In the late 19th century, Jews from Iraq, and some from Iran and India settled in Bahrain and subsequently established a synagogue. After the 1947 UN Partition Plan which envisaged partitioning Palestine into Jewish and Arab states, three days of protests and marches erupted. On the third day, the demonstrators began rioting.[3] Jewish homes were looted and the only synagogue on the island, in the capital city of Manama, was razed to the ground by foreign[4][2] Arab rioters. Even though the tensions resulted in Jews emigrating to Britain and the USA, another synagogue was built for those who remained.

Recently, as the synagogue is no longer in use, the Jewish community wanted to convert the building for another use or give it to charity, but the government wouldn't allow it. They insisted it remained as a synagogue.[1]

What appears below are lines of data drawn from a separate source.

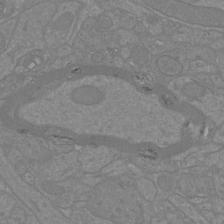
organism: Mouse
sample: Cortical neurons
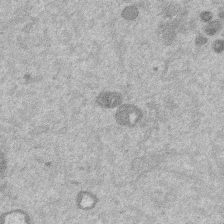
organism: Mouse
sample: Dividing mouse embryo 1 cell stage
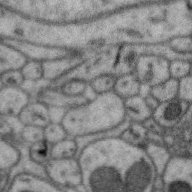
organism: Zebra finch
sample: Brain
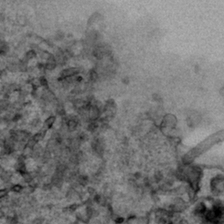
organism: Human
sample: Mitochondria in HCT116 cells
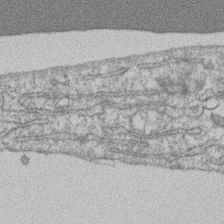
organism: Mouse
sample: T cell stromal cell synapse
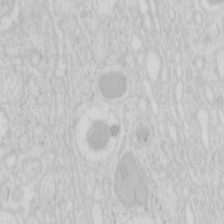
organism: Mouse
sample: Pancreas
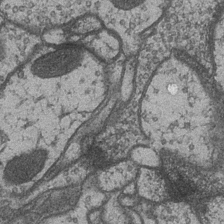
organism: Drosophila
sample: Optic medulla
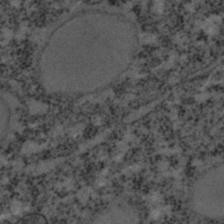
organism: C. elegans
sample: C. elegans embryo
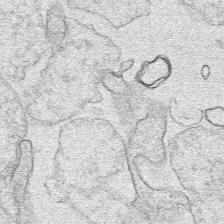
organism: Human
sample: Mitochondria in HCT116 cells
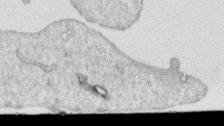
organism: Human
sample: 1205lu cells
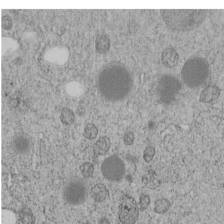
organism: C. elegans
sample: C. elegans embryo early stage
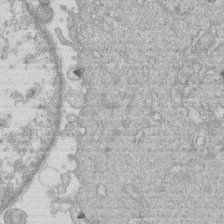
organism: Human
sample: Macrophage cells
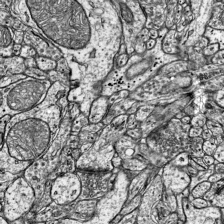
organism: Mouse
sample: Visual Cortex
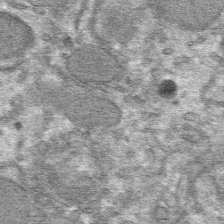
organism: Mouse
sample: Mouse hepatocytes
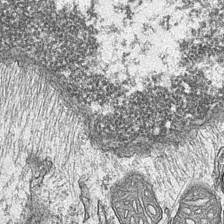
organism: Mouse
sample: CA1 Hippocampus
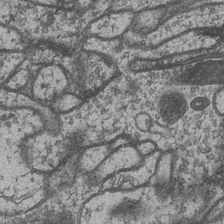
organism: Drosophila
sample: Optic medulla
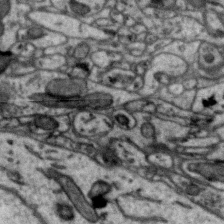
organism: Zebra finch
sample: Brain
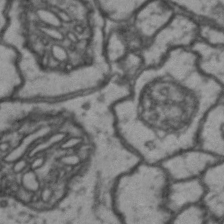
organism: Drosophila
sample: Brain
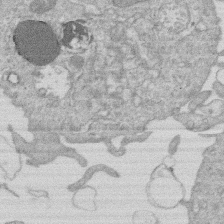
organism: Human
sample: Macrophage cells
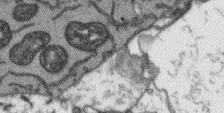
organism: Arabidopsis thaliana
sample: Root tip
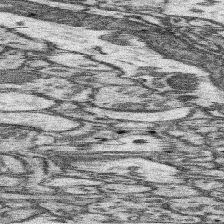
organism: Mouse
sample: Somatosensory cortex neuropil
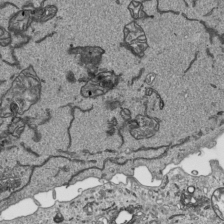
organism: Human
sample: Mitochondria in HCT116 cells
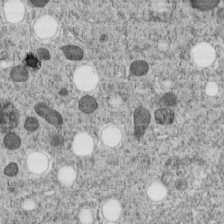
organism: C. elegans
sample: C. elegans embryo early stage
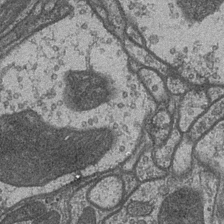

In 2006 after the roof began to fall in, Abraham David Nonoo, the Jewish community’s unofficial leader and a member of Bahrain’s forty-man shura, or parliamentary council, undertook to renovate the synagogue out of his own funds[2], although Bahrain's Crown Prince Sheikh Salman bin Hamad Al Khalifa has offered to pay for the construction of a new synagogue on the same site[5].

At the time the government also offered the Jewish community a piece of land to rebuild the old synagogue which was destroyed in 1948 and not rebuilt.[4]